Y Kilic et al. Clin Radiol. 2022 Feb.

Abstract

Aim: To evaluate the safety and efficacy of percutaneous biliary stone clearance in a single hepatopancreaticobiliary (HPB) centre.

Materials and methods: All patients who underwent percutaneous biliary stone clearance between 2010 and 2020 at a HPB centre were identified from the radiology information system. Their demographic data, presentation, previous surgery, number/size of biliary calculi, success and complications were collected from patient records. Unpaired student's t-test was used to compare numerical variables and the Chi-square test was used to compare categorical data.

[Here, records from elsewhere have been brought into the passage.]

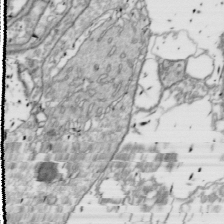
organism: Drosophila
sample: Cell division; meiosis; drosophila spermatocytes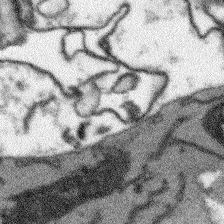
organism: Arabidopsis thaliana
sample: Root tip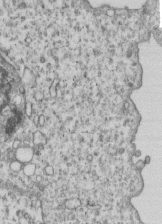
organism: Human
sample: MDA-MB-231 cells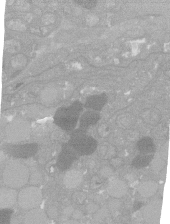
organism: C. elegans
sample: C. elegans oocyte; sperm cells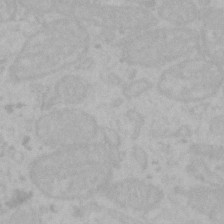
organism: Mouse
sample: Choroid plexus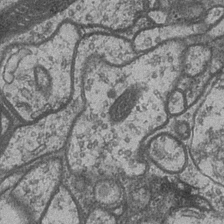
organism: Drosophila
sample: Optic medulla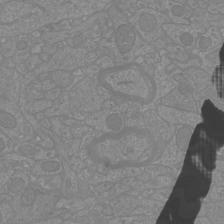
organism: Mouse
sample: Cortical neurons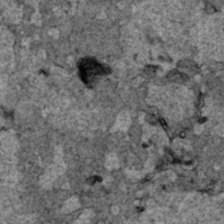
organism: Human
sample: Mitochondria in HCT116 cells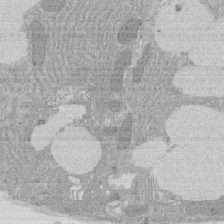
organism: Rat
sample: Salivary granule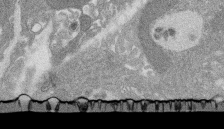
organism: Rat
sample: Salivary granule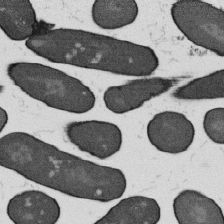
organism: B. subtilis
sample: Bacterial spore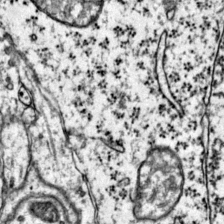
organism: Mouse
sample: Primary visual cortex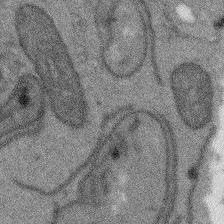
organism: Arabidopsis thaliana
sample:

Results: Sixty-eight patients aged between 58.5-91.1 years underwent the procedure, and 42.6% (29/68) had the procedure due to surgically altered anatomy precluding endoscopic retrograde cholangiopancreatography (ERCP). The most common presentation was cholangitis (62%). The success rate of percutaneous stone clearance was 92.7%. The average number of calculi was two (range 1-12). Of the patients included, 4.4% developed pancreatitis, 4.4% developed cholangitis, and 1.5% had hepatic artery branch pseudoaneurysm successfully treated with transarterial embolisation. There was no significant difference in success or complication rates between the different access sites (right lobe, left lobe, roux-loop, T-tube, p=0.7767).

Conclusion: Percutaneous biliary stone clearance is safe and effective and will continue to play an important role where ERCP fails or is impossible due surgically altered anatomy.